410.000 DH. C’est la somme à laquelle la société Chaabi Lil Iskane a été condamnée par le tribunal de première instance de Marrakech pour couvrir les frais de réparation des dégâts causés par des défauts de construction dans une résidence de luxe de la ville. Ces malfaçons, mises en évidence par le séisme d’Al Haouz, ont été constatées par des experts.

Selon les informations recueillies par nos soins, Chaabi Lil Iskane a fait appel de cette décision.

Des fissures et des failles

La décision judiciaire date de février 2025, mais les faits remontent à septembre 2023, lorsque le séisme ayant frappé la région d’Al Haouz a provoqué d’importantes fissures dans les murs de la résidence Riad Garden à Marrakech, pourtant présentée, selon les copropriétaires, comme une résidence de très haut standing.

Après avoir fait constater les dégâts par un expert qui en a également identifié les causes, les copropriétaires de la résidence ont saisi la justice, en poursuivant le promoteur immobilier Chaabi Lil Iskane ainsi que la société de commercialisation, Yousra Gestion. Cette dernière a finalement été écartée de la procédure, en raison de son absence de responsabilité dans la phase de construction.

La partie plaignante affirme dans sa requête introductive, déposée le 6 octobre 2023, que la résidence objet du litige a été vendue comme étant de très haut standing, dans le respect des normes architecturales. Or, directement après le séisme qui a affecté la région, des fissures sont apparues sur les murs des immeubles et des dégâts ont été constatés.

Les copropriétaires de la résidence ont fait appel à un expert dont le rapport met en exergue des défauts de construction, des pratiques frauduleuses et des manquements dans la qualité des matériaux utilisés. Selon la partie plaignante, ces éléments écartent le cas de force majeure et engagent donc la responsabilité des sociétés visées par la plainte, conformément aux dispositions de l’article 769 du Dahir des obligations et des contrats (DOC).

Dans sa requête, la partie plaignante sollicite un remboursement anticipé de 10.000 DH, ainsi que la réalisation d’une nouvelle expertise afin de constater les défauts affectant les parties communes de la résidence. L’objectif est d’évaluer les réparations nécessaires et de déterminer le coût des travaux à entreprendre.

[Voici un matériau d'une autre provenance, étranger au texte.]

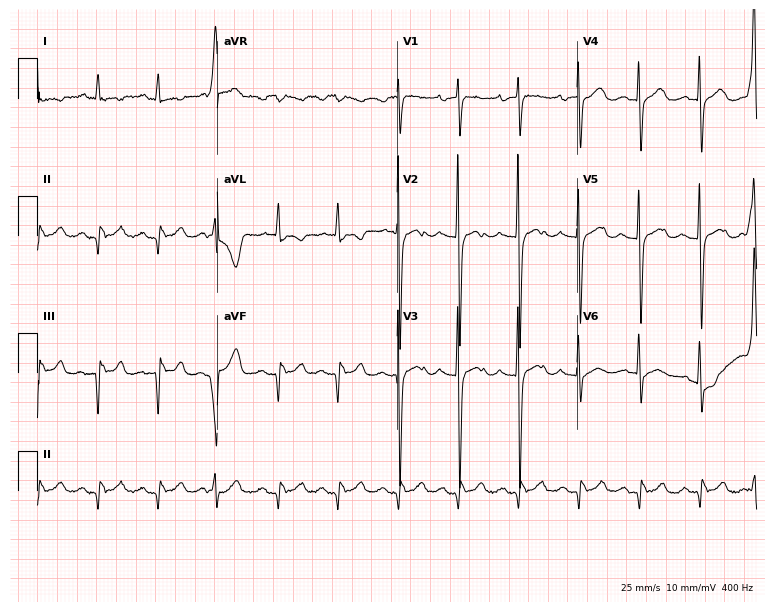
Resting 12-lead electrocardiogram (7.3-second recording at 400 Hz). Patient: a 61-year-old woman. None of these six findings is recorded: first-degree AV block, right bundle branch block, left bundle branch block, sinus bradycardia, atrial fibrillation, sinus tachycardia. Only these six findings were labelled.

De son côté, Chaabi Lil Iskane s’est défendue en demandant l’irrecevabilité de la requête, invoquant des exceptions de forme. Selon la société de promotion immobilière, la partie plaignante ne dispose pas de l’autorisation nécessaire pour ester en justice, conformément à l’article 26 du Code de la copropriété. Elle demande également que la requête de la plaignante soit rejetée au fond, arguant l’absence de preuves concernant les dommages liés à des défauts de construction.

La société Yousra Gestion a, pour sa part, demandé à être écartée de l’affaire, en expliquant qu’elle n’a joué qu’un rôle de commercialisation et n’est donc intervenue en aucune façon dans le cadre de la construction. Elle estime ne pas avoir de liens avec le litige.

Une expertise judiciaire décisive

Le 22 avril 2024, le tribunal a ordonné une expertise confiée à Mohamed Benchekroun. Sur la base de celle-ci, le tribunal a estimé qu’il était "clair que les dégâts touchant les parties communes de la résidence objet du litige sont dus, d’une part, au séisme survenu à Marrakech le 8 septembre 2023 et, d’autre part, à la mauvaise qualité des matériaux de construction utilisés pour certaines parties des immeubles de la résidence, ainsi qu’à la manière dont ces travaux ont été réalisés". L’expertise a même évalué le montant des travaux nécessaires à 410.000 DH, somme retenue par le tribunal pour ordonner le dédommagement au profit de la partie demanderesse.

La partie défenderesse a, pour sa part, contesté l’expertise en estimant qu’elle n’avait pas été réalisée en utilisant les techniques appropriées pour déterminer les responsabilités et a demandé une contre-expertise. Cependant, cette argumentation n’a pas convaincu la juridiction qui, par ailleurs, a estimé que la requête introductive répondait bien aux conditions légales de validité.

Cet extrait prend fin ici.